Kim O K, Ohemeng K, Barrett J F
Bristol-Myers Squibb Pharmaceutical Research Institute, Wallingford, CT 06492, USA.
Expert Opin Investig Drugs. 2001 Feb;10(2):199-212. doi: 10.1517/13543784.10.2.199.
The therapeutic use of DNA gyrase inhibitors, mainly quinolone antibacterials, has proven to be a tremendous success story in the treatment of bacterial infections. The rapid changes in quinolone research and development in recent years have produced several new quinolones: moxifloxacin, gatifloxacin, gemifloxacin and des-6-fluoroquinolone antibacterials. These newly developed compounds are equal or superior to existing ones in their potency, spectrum of activity, pharmacodynamics/pharmacokinetics and safety profiles. The recent discovery of non-fluoroquinolones and 2-pyridone antibacterials represents yet additional progress in the search for novel DNA gyrase inhibitors. Although these two classes of compounds are either in the discovery or early development phase, they extend the possibilities of establishing new structure-activity relationships and new chemotypes for DNA gyrase inhibition.

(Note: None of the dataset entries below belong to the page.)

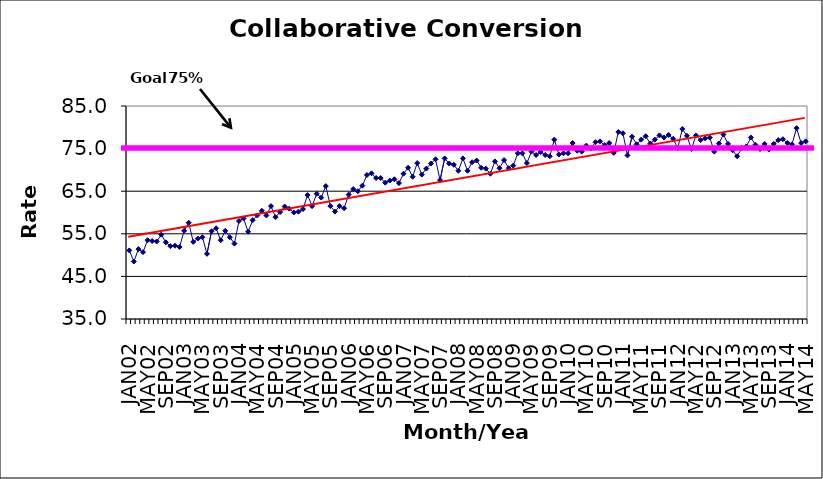
| Category | Series 0 |
|---|---|
| JAN02 | 51.1 |
| FEB02 | 48.5 |
| MAR02 | 51.4 |
| APR02 | 50.7 |
| MAY02 | 53.5 |
| JUN02 | 53.3 |
| JUL02 | 53.2 |
| AUG02 | 54.8 |
| SEP02 | 53 |
| OCT02 | 52.1 |
| NOV02 | 52.2 |
| DEC02 | 51.9 |
| JAN03 | 55.7 |
| FEB03 | 57.6 |
| MAR03 | 53.1 |
| APR03 | 53.9 |
| MAY03 | 54.2 |
| JUN03 | 50.3 |
| JUL03 | 55.6 |
| AUG03 | 56.3 |
| SEP03 | 53.5 |
| OCT03 | 55.7 |
| NOV03 | 54.2 |
| DEC03 | 52.7 |
| JAN04 | 58 |
| FEB04 | 58.6 |
| MAR04 | 55.5 |
| APR04 | 58.2 |
| MAY04 | 59.3 |
| JUN04 | 60.4 |
| JUL04 | 59.3 |
| AUG04 | 61.5 |
| SEP04 | 58.9 |
| OCT04 | 60.1 |
| NOV04 | 61.4 |
| DEC04 | 60.9 |
| JAN05 | 60 |
| FEB05 | 60.2 |
| MAR05 | 60.8 |
| APR05 | 64.1 |
| MAY05 | 61.5 |
| JUN05 | 64.4 |
| JUL05 | 63.5 |
| AUG05 | 66.2 |
| SEP05 | 61.5 |
| OCT05 | 60.2 |
| NOV05 | 61.5 |
| DEC05 | 61 |
| JAN06 | 64.2 |
| FEB06 | 65.5 |
| MAR06 | 65 |
| APR06 | 66.3 |
| MAY06 | 68.8 |
| JUN06 | 69.2 |
| JUL06 | 68.1 |
| AUG06 | 68.1 |
| SEP06 | 67 |
| OCT06 | 67.5 |
| NOV06 | 67.8 |
| DEC06 | 66.9 |
| JAN07 | 69.1 |
| FEB07 | 70.5 |
| MAR07 | 68.4 |
| APR07 | 71.6 |
| MAY07 | 68.9 |
| JUN07 | 70.3 |
| JUL07 | 71.5 |
| AUG07 | 72.5 |
| SEP07 | 67.6 |
| OCT07 | 72.7 |
| NOV07 | 71.5 |
| DEC07 | 71.2 |
| JAN08 | 69.8 |
| FEB08 | 72.7 |
| MAR08 | 69.8 |
| APR08 | 71.8 |
| MAY08 | 72.2 |
| JUN08 | 70.5 |
| JUL08 | 70.3 |
| AUG08 | 69.1 |
| SEP08 | 72 |
| OCT08 | 70.4 |
| NOV08 | 72.3 |
| DEC08 | 70.4 |
| JAN09 | 71 |
| FEB09 | 73.9 |
| MAR09 | 73.9 |
| APR09 | 71.6 |
| MAY09 | 74.3 |
| JUN09 | 73.5 |
| JUL09 | 74.2 |
| AUG09 | 73.5 |
| SEP09 | 73.2 |
| OCT09 | 77.1 |
| NOV09 | 73.6 |
| DEC09 | 73.9 |
| JAN10 | 73.9 |
| FEB10 | 76.3 |
| MAR10 | 74.5 |
| APR10 | 74.3 |
| MAY10 | 75.7 |
| JUN10 | 75 |
| JUL10 | 76.5 |
| AUG10 | 76.7 |
| SEP10 | 75.8 |
| OCT10 | 76.3 |
| NOV10 | 74 |
| DEC10 | 78.9 |
| JAN11 | 78.6 |
| FEB11 | 73.4 |
| MAR11 | 77.8 |
| APR11 | 76 |
| MAY11 | 77.1 |
| JUN11 | 77.9 |
| JUL11 | 76.2 |
| AUG11 | 77.1 |
| SEP11 | 78.1 |
| OCT11 | 77.6 |
| NOV11 | 78.2 |
| DEC11 | 77.3 |
| JAN12 | 75.1 |
| FEB12 | 79.6 |
| MAR12 | 78 |
| APR12 | 74.9 |
| MAY12 | 78.1 |
| JUN12 | 77 |
| JUL12 | 77.4 |
| AUG12 | 77.6 |
| SEP12 | 74.3 |
| OCT12 | 76.2 |
| NOV12 | 78.3 |
| DEC12 | 76.1 |
| JAN13 | 74.6 |
| FEB13 | 73.2 |
| MAR13 | 75.1 |
| APR13 | 75.5 |
| MAY13 | 77.6 |
| JUN13 | 75.9 |
| JUL13 | 74.9 |
| AUG13 | 76.1 |
| SEP13 | 74.8 |
| OCT13 | 76.1 |
| NOV13 | 77 |
| DEC13 | 77.2 |
| JAN14 | 76.3 |
| FEB14 | 76 |
| MAR14 | 79.8 |
| APR14 | 76.3 |
| MAY14 | 76.7 |

DNA 回旋酶抑制剂(主要是喹诺酮类抗菌药)的治疗用途已被证明在治疗细菌感染方面取得了巨大成功。近年来喹诺酮研究与开发的快速发展产生了几种新的喹诺酮类药物:莫西沙星、加替沙星、吉米沙星和去氟喹诺酮类抗菌药。这些新开发的化合物在效力、活性谱、药效学/药代动力学和安全性方面与现有化合物相当或更优。非氟喹诺酮类和 2-吡啶酮类抗菌药的最新发现代表了在寻找新型 DNA 回旋酶抑制剂方面的又一进展。尽管这两类化合物都处于发现或早期开发阶段,但它们扩展了建立新的构效关系和 DNA 回旋酶抑制新化学类型的可能性。